Top of Information provided

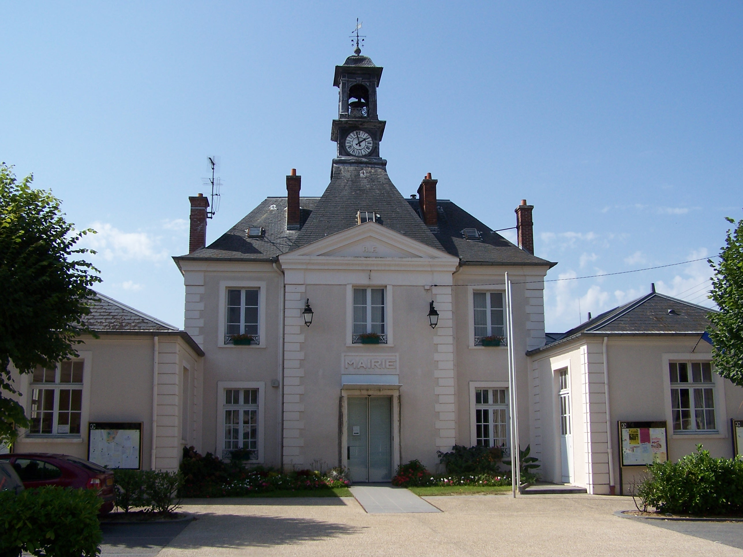 Mairie de Garancières (Yvelines, France)
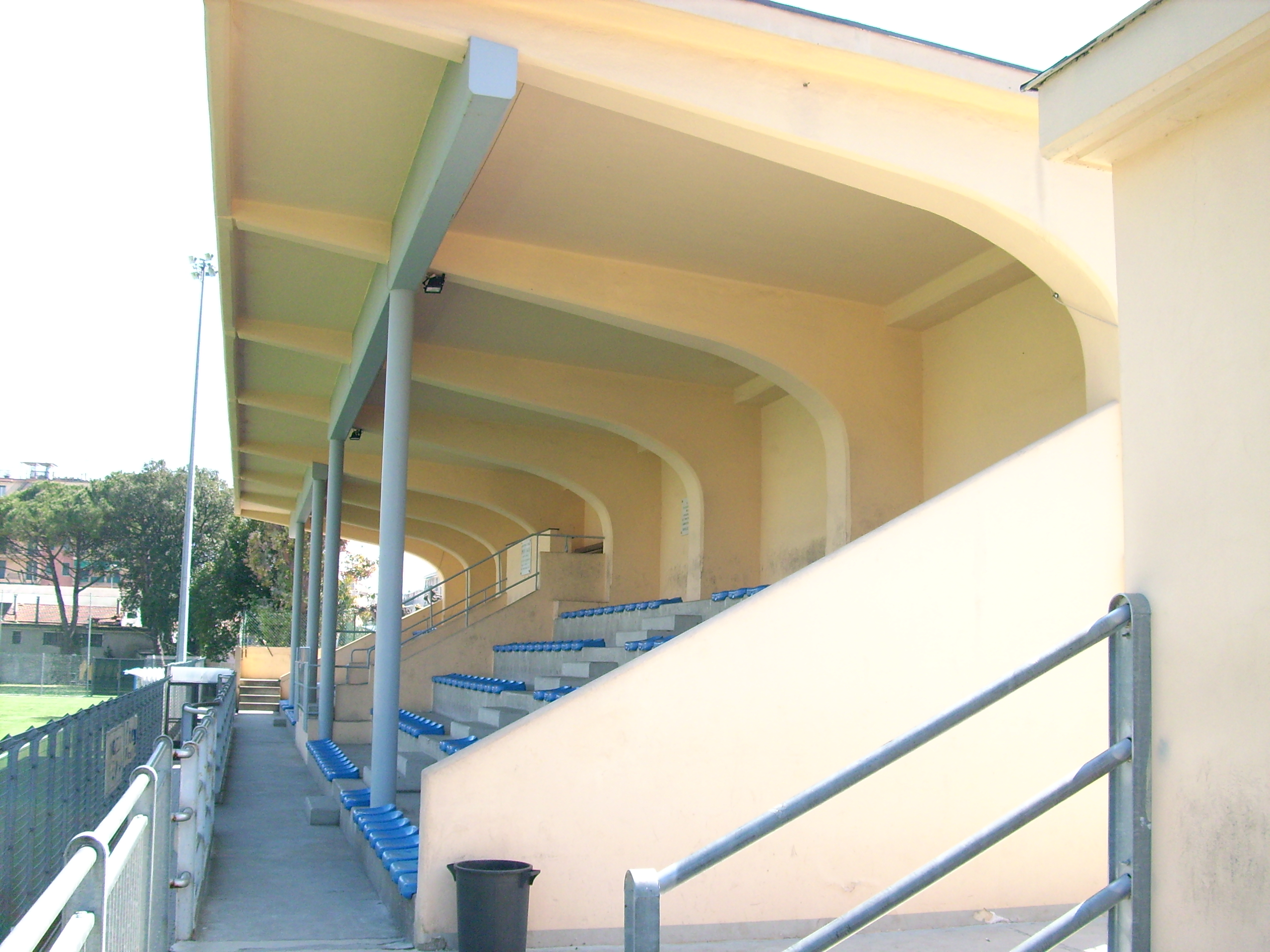 Stadio Comunale Umberto Macera - Tribune
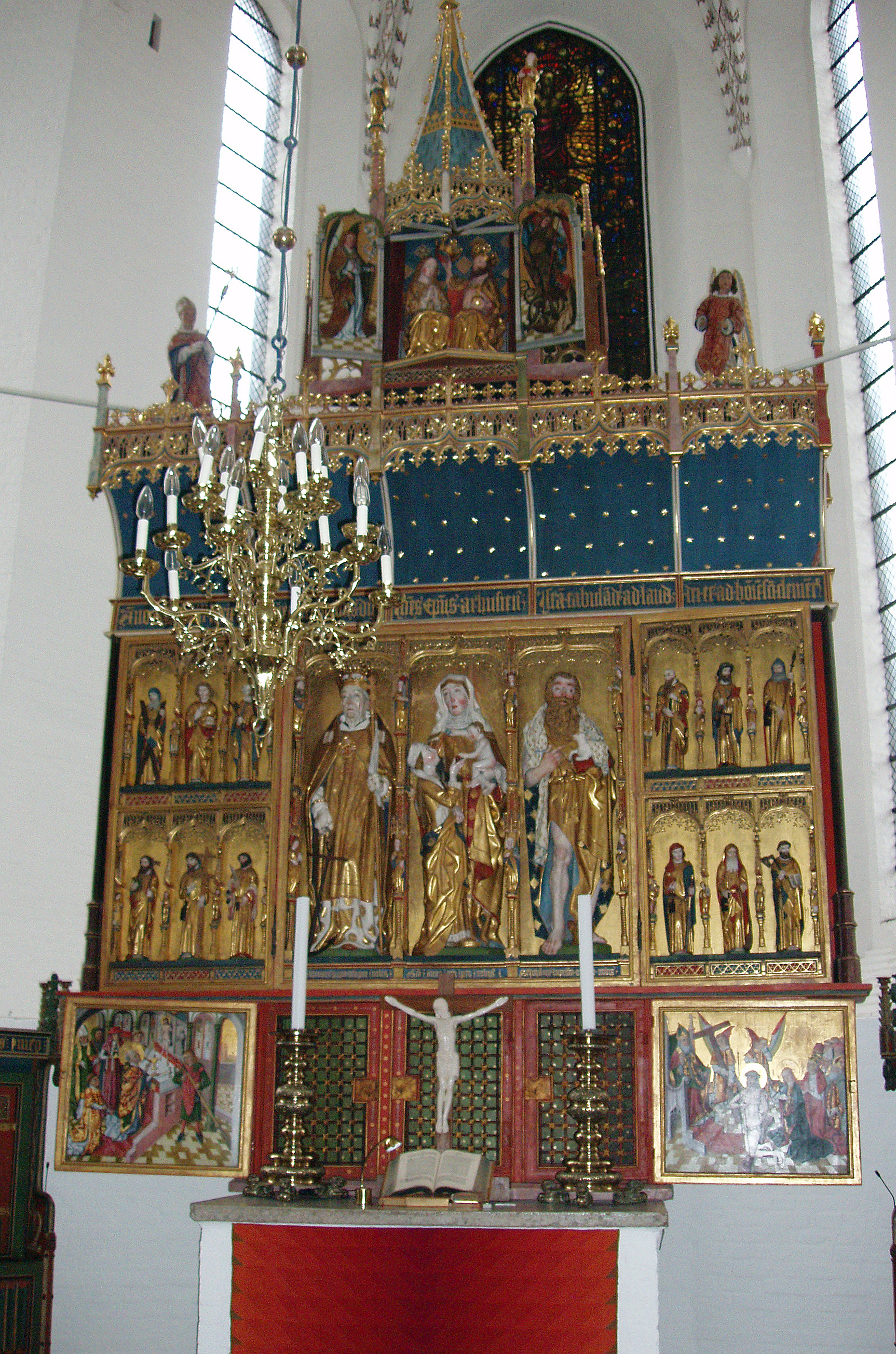 Festsiden af Bernt Notkes altertavle i Århus Domkirke
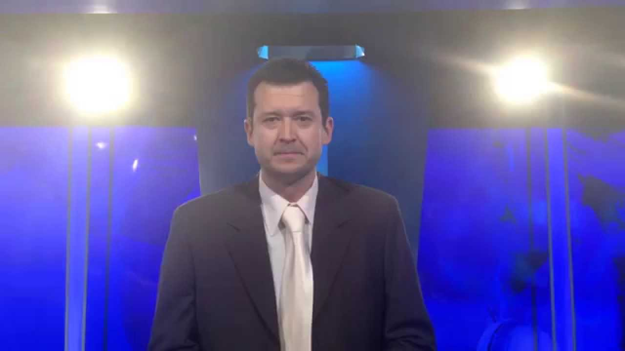 Juan Furlanich en 2015.

Bottom of Information provided

> [Exercise]:
Without including the pictures, copy all of the data exactly.

> [Task answer]:
 Mairie de Garancières (Yvelines, France)
 Stadio Comunale Umberto Macera - Tribune
 Festsiden af Bernt Notkes altertavle i Århus Domkirke
 Juan Furlanich en 2015.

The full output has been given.